1. Instead of a "virtual queue" for the bytes that might carry, he goes ahead and just writes them out, and then if a carry is detected he goes back through the output bytes and increments them while they're 0xFF. This violates one of the rules of standard arithmetic coder design, which is that you never touch output bytes after you stream them out, so that they can be transmitted or written to disk or whatever. Now of course if you're just outputting to a big buffer in memory his way is totally fine, and it appears to be faster than bothering with all the variables to account for the virtual queue.
2. He actually uses the full 32 bits for range instead of 31 bits like in the standard Schindler. We use 31 bits so that we can see the carry in the top bit.
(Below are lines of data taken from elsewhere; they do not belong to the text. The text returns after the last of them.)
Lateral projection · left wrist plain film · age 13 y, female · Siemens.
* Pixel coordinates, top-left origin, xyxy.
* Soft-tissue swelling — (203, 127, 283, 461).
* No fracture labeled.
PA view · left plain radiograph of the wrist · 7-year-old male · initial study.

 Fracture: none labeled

Said has a neat little trick for detecting the carry :
U32 old_low = range_low; range = range_high - range_low; range_high = range_low + symhigh * (range / symtot); range_low += symlow * (range / symtot); if ( range_low < old_low ) // carry(This maybe could be even faster if there were an elegant way to directly get the carry flag in C). Using the full 32 bits is nice because it makes you byte aligned and eliminates some little ugly bit junk you have to do with shifting bytes 7 and 1 to get that last bit right. This lets you avoid a LOT of shift and mask work which is a big win.
Now, as for the models, his "Adapative_Data_Model" is 100% exactly my Deferred Summation model from DCC96. You can read about the original DefSum in my papers section or get the ancient code in the statistical coders section. From what I can tell there's nothing new or interesting in the modeling, it's 100% just deferred summation to get you power of two CumProbMax so you can turn your division into a shift, he uses my fast decode table, etc.
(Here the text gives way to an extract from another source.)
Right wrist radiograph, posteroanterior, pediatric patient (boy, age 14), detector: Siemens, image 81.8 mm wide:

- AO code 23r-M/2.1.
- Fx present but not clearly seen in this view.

Anyway, the implementation is pretty good and the source code is pretty clean, so it's a decent place to start. However, I don't recommend actually using it as is. The models are retarded and the API interface is very bad.
The reason why "Deferred Summation" never amounted to much is that arithmetic coding a big hunk of symbols with order-0 modeling is a retarded thing to do. You just never actually want to do that. If you're doing arithmetic coding, you're also doing higher order modeling or LZ coding, or something, so that you don't just have static statistics. Providing API's that are locked to these silly models is lame. The correct API interfaces for an arithmetic coder are the ones I have in "arithc" , just
Encode( symlow, symfreq, symtot ); EncodeTotIsPow2( symlow, symfreq, symtotshift );
The binary models are also silly. He does deferred summation for the bit model as well, which is not necessary. You can either do the implicitly rescaling fixed-tot bit model that I just wrote about recently, or you can use a rung-ladder model like I have in crblib which uses a table to find power of 2 probabilities from a state.
Said's codec is in fact very fast. It's almost 10% faster that any arithmetic coder I've ever seen. That's pretty damn good. I'm going to modify it a bit to provide what I think are reasonable API's and post it.
Okay here it is : cb_Arithmetic_Codec.zip ; a tiny .h with a modified version of FastAC. This is pretty rough, I tried to modify the original FastAC code as little as possible.